What you are asked to do: Return each line of the listing below, unchanged, and omit the images.
Data section START
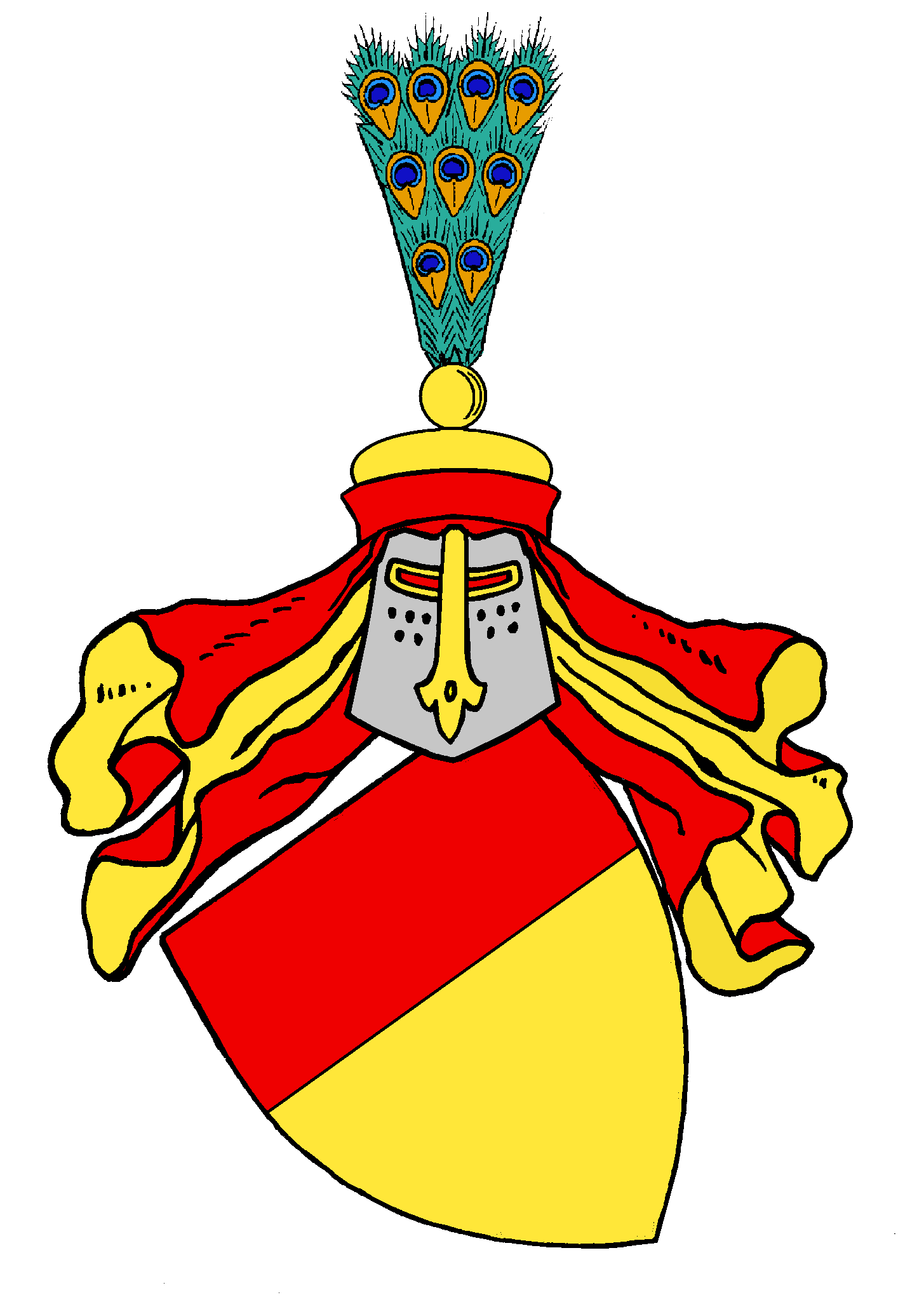 Stammwappen des bedeutenden Geschlechts der Reichsministerialen von Hagen-Münzenberg, das vorwiegend in der Wetterau und südlich von Frankfurt begütert war. Es wurde von den reichsgräf- und fürstlichen Hausern Falkenstein, Eppstein, Hanau, Solms und Hessen beerbt, die das Wappen in ihr jeweiliges Wappen aufnahmen. Eine Wappenverwandtschaft besteht zu den alten Grafen von Schwerin, deren Dynastie ihre Stammreihe mit Gunzelin von Hagen begann.
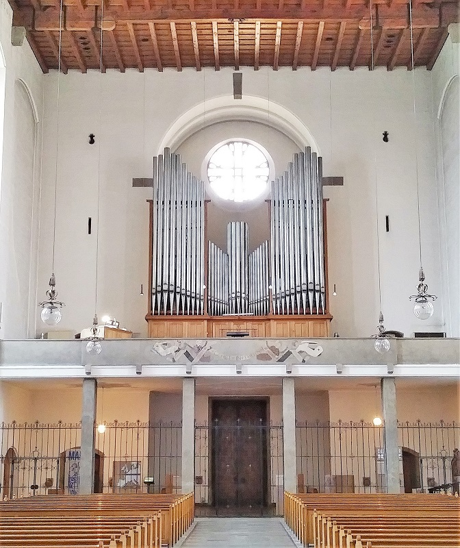 Interior of Maria Königin des Friedens (Munich)
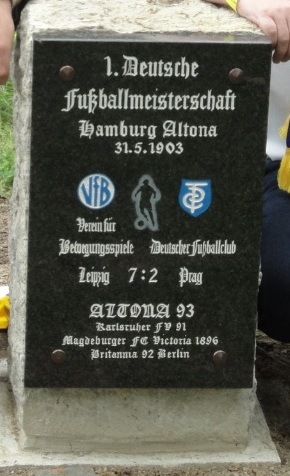 Der zweite von 6 Pilgersteinen, aufgestellt am 5. August 2012 im Leipziger VfB-Stadion.
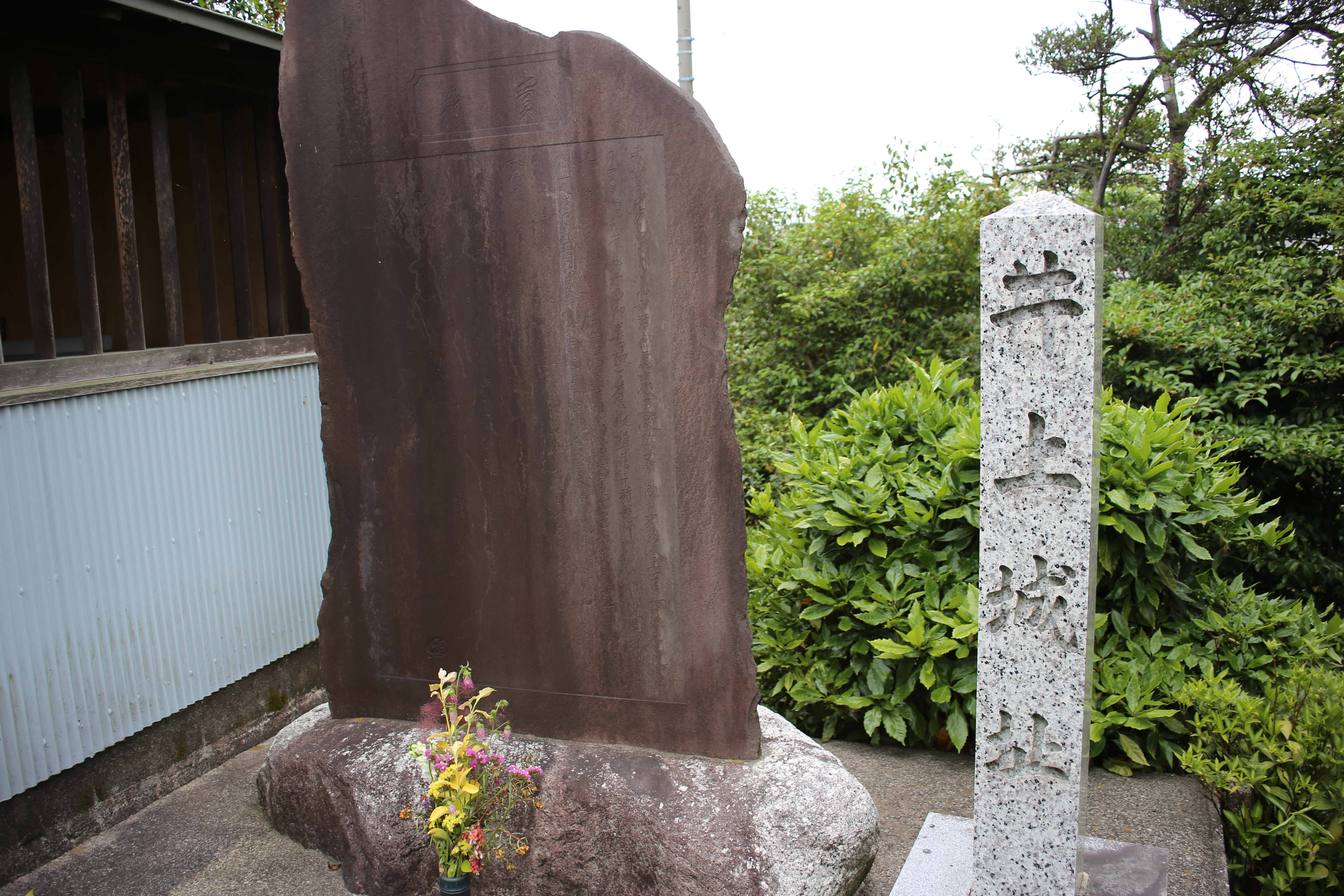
Data section END
Result below:
 Stammwappen des bedeutenden Geschlechts der Reichsministerialen von Hagen-Münzenberg, das vorwiegend in der Wetterau und südlich von Frankfurt begütert war. Es wurde von den reichsgräf- und fürstlichen Hausern Falkenstein, Eppstein, Hanau, Solms und Hessen beerbt, die das Wappen in ihr jeweiliges Wappen aufnahmen. Eine Wappenverwandtschaft besteht zu den alten Grafen von Schwerin, deren Dynastie ihre Stammreihe mit Gunzelin von Hagen begann.
 Interior of Maria Königin des Friedens (Munich)
 Der zweite von 6 Pilgersteinen, aufgestellt am 5. August 2012 im Leipziger VfB-Stadion.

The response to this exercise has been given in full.